Revenues at card retailer Moonpig more than doubled in the year to April, but its shares fell after parts of its latest forecast fell short of expectations. 

Moonpig benefited from lockdowns, as shop closures and a ban on social gatherings prompted people to send cards and gifts instead. The company floated with a £1.2bn valuation in early February. 

In its first full-year results since its initial public offering, Moonpig reported a 113 per cent rise in revenues to £368m in the year to April. That was above consensus forecasts of £351m thanks to a slower easing of restrictions than anticipated. About a quarter of revenues came from new customers during the year.

Profits before exceptional items jumped from £33.2m to £74.6m, although IPO costs and share-based payment schemes meant that statutory pre-tax profit of £32.9m was only slightly higher than the previous year.
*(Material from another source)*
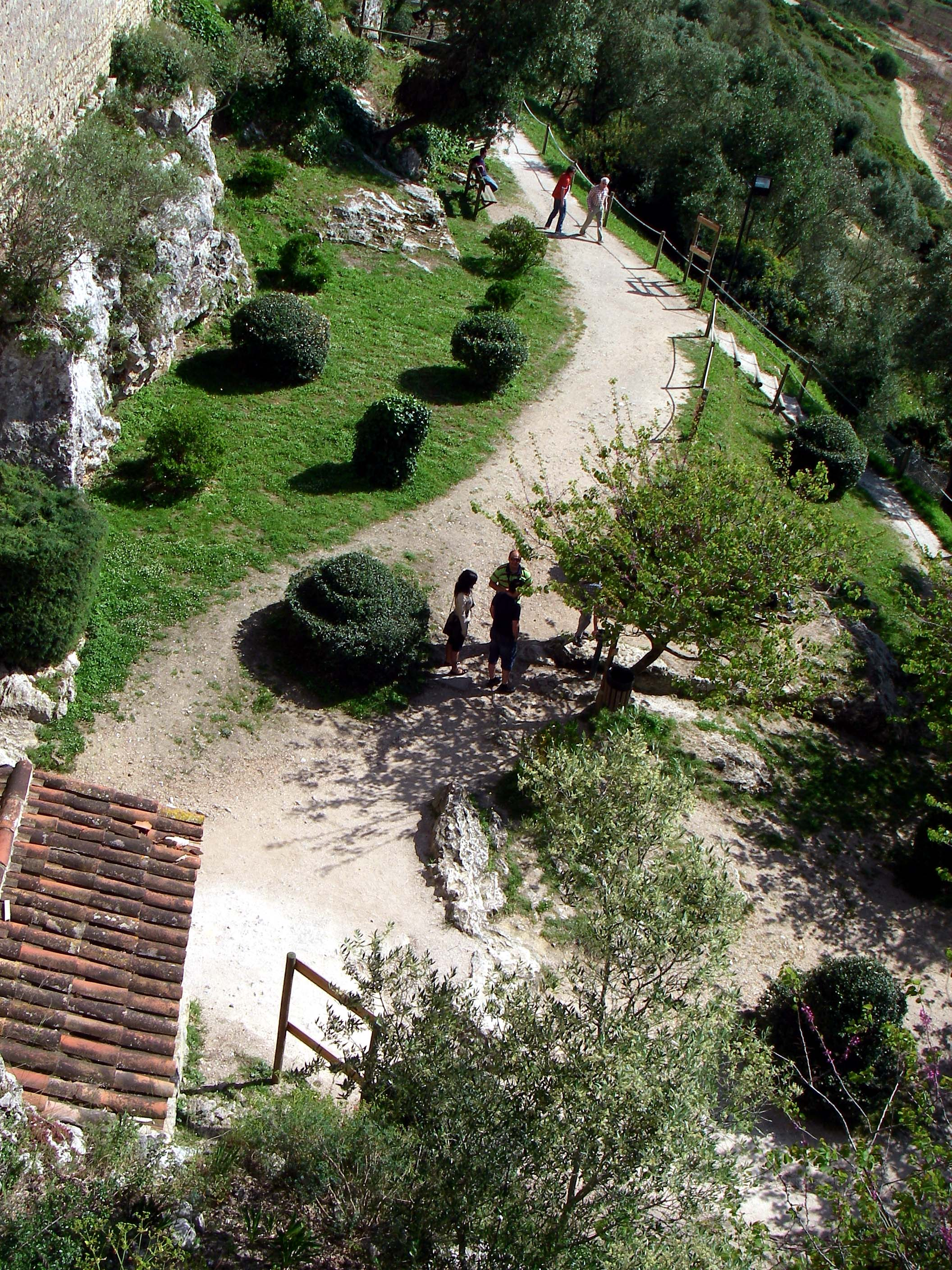 Castelo de Óbidos e todo o conjunto urbano da vila This file was uploaded for Wiki Loves Monuments in Portugal with the unique identifier 70427.
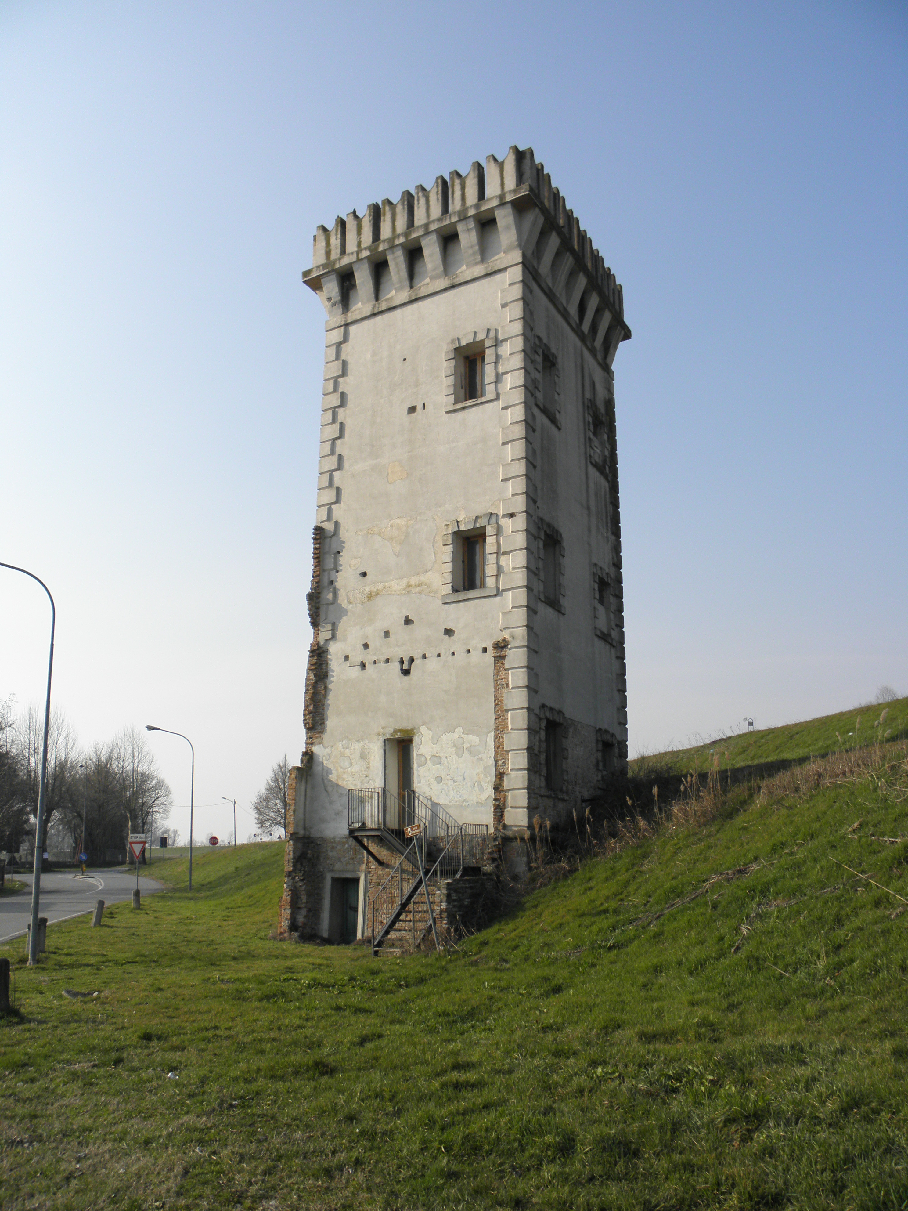 Lusia, Torre di Villa Morosini rimasta distrutta nei bombardamenti della seconda guerra mondiale.

Margins at the core Moonpig business also shrank during the year as the company used promotions “to drive migration to the app and to incentivise reminder setting”, although they increased at the smaller Greetz operation in the Netherlands.

Moonpig’s shares, which floated at 350p and peaked at 488p in early June, fell 6 per cent in morning trading in London to 399p. Jonathan Pritchard, at Peel Hunt, said some in the market had been hoping for a bigger upgrade to guidance for the current year.

Moonpig expects revenues of £250m to £260m for the current year, below last year’s pandemic-boosted high but a 45 to 50 per cent increase on 2020 sales. It had previously forecast a 34 to 38 per cent increase on pre-pandemic levels.

“When your starting point is five times sales and 45 times earnings you need to do a bit better than ‘moderately ahead’,” said Pritchard, referring to Moonpig’s outlook statement.

Such highly rated shares “need the constant oxygen of upgrades”, he added.

Chief executive Nickyl Raithatha said that as conventional card shops reopened and restrictions on socialising were lifted, customers had purchased cards less frequently than they did during full lockdowns.

He added that the company had expected that purchase frequency, a key metric, would fall. “But we’ve seen a slower drop than expected”.

“We still believe purchase frequency will be higher after the pandemic than before it . . . we are very confident that our share of the overall card market will grow,” he added.

In the run-up to the company’s IPO, Moonpig disclosed that customers bought an average of three cards a year from the company, out of an average annual total of 23 card purchases.

Raithatha also said that Moonpig’s historically strong customer retention looked set to continue, with customers acquired over the past year showing similar purchase patterns to previous groups.

But he added that the company would invest some of its sales growth in marketing and technology to “drive loyalty”.

He cited a month-long promotion that would allow recipients of a Moonpig gift to send a physical thank-you card to the sender free of charge as an example. “Obviously there is a cost to that, but it brings more people into the ecosystem,” he said.